Jusqu’alors, il prélevait au maximum 1,5% du patrimoine des plus riches, taxés sur leurs biens immobiliers et leurs placements financiers. Avec Emmanuel Macron, ces placements financiers, qui constituent pourtant l’essentiel de la fortune des plus aisés, vont tout simplement échapper à l’ISF dès 2018. Or comme le relève Romaric Godin, journaliste à Mediapart, « Les ultra riches en France, la structure de leur fortune, c’est principalement du capital financier, c’est-à-dire ce qui a été exonéré d’impôt sur le patrimoine par la réforme de 2018 ».
Ces grandes fortunes, à qui Emmanuel Macron a fait d’importants cadeaux fiscaux, Monique Pinçot-Charlon les étudie depuis des années. Sociologue au CNRS, elle a cosigné un livre sur le sujet, Entresoi. « Ca raconte l’histoire d’une oligarchie, confie-t-elle à Off Investigation, un certain nombre de personnes qui sont issues des grandes familles fortunées de l’aristocratie et de la bourgeoisie, qui sont issues des mêmes quartiers, des beaux quartiers. » De nombreuses études confirment aujourd’hui que les 500 plus grandes fortunes de France, celles pour qui Emmanuel Macron a atténué l’ISF et dont le patrimoine a été multiplié par six en 15 ans pour atteindre près de 45% du PIB, ont été très avantagées par ces cadeaux fiscaux.
Un président qui assèche les ressources de l’Etat
L’Etat, en revanche, y a perdu beaucoup d’argent. Selon un rapport gouvernemental de 2023, le remplacement de l’ISF par l’Impôt sur la fortune immobilière (IFI) aurait fait perdre quatre milliards d’euros aux finances publiques, rien qu’en 2022. Les revenus du capital, tels que les dividendes, sont également beaucoup moins taxés. Avant Emmanuel Macron, c’était jusqu’à 45% ; quand il arrive au pouvoir, le taux d’imposition est réduit à 12,8%. C’est la magie de la « flat tax », cet impôt à taux unique appliqué aux revenus du capital (intérêts, dividendes, plus-values) sans progressivité.
Bizarrement, les médias des milliardaires vont avoir tendance à escamoter ce taux d’imposition très bas, pour communiquer plutôt sur un « taux à 30% » intégrant les prélèvements sociaux. Un tour de passe-passe médiatique, selon Monique Pinçon-Charlot. « Quand il s’agit des revenus du capital, on intègre tous les prélèvements sociaux. Tandis que quand il s’agit des revenus des salariés, on ne les intègre jamais, parce que comme ça grimpe à 45%, on arriverait jusqu’à 60% », explique-elle.

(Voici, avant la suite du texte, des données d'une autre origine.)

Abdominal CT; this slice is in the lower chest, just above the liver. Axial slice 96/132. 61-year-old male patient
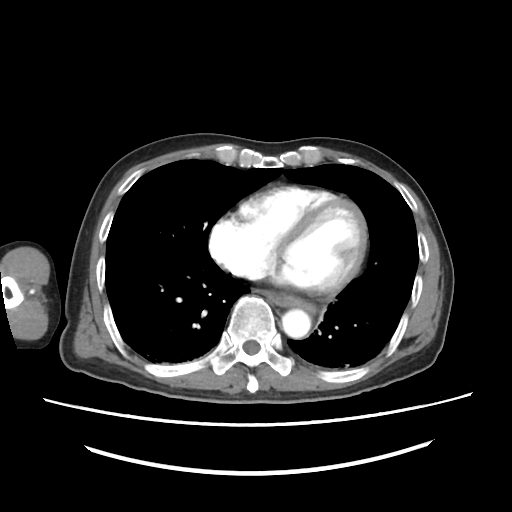 No part of the heart or lungs is labeled in this dataset, so neither has a box here.
{"organs":{"aorta":[282,308,310,337],"esophagus":[259,289,316,312]}}

Macron et Niel, une longue histoire d’alliances et d’intérêts croisés
Ces cadeaux fiscaux vont ravir les grandes fortunes propriétaires des médias. Notamment Xavier Niel, propriétaire du groupe Le Monde. L’amitié entre Emmanuel Macron et lui remonte à 2010. En 2014, ils visitent ensemble la Silicon Valley, en Californie. A l’automne 2018, Macron propose à Niel de candidater à la mairie de Paris, sous les couleurs de son mouvement, La République En Marche. Niel décline. Officiellement, son truc, c’est l’investigation, comme il l’explique en 2022 devant le Sénat. « Vous avez une jeune génération qui a envie de faire de l’investigation. Souvent, on a discuté de ça au Monde : est-ce qu’on ne devrait pas former plus de gens à faire de l’investigation ? » En 2011, Niel aurait pourtant reconnu en off dans un livre (Odile Benyahia Kouider, Un si petit monde, Fayard, 2011), que c’était plutôt pour faire taire les critiques qu’il investissait dans la presse : « Quand les journalistes m’emmerdent, je prends une participation dans leur canard et ensuite ils me foutent la paix. »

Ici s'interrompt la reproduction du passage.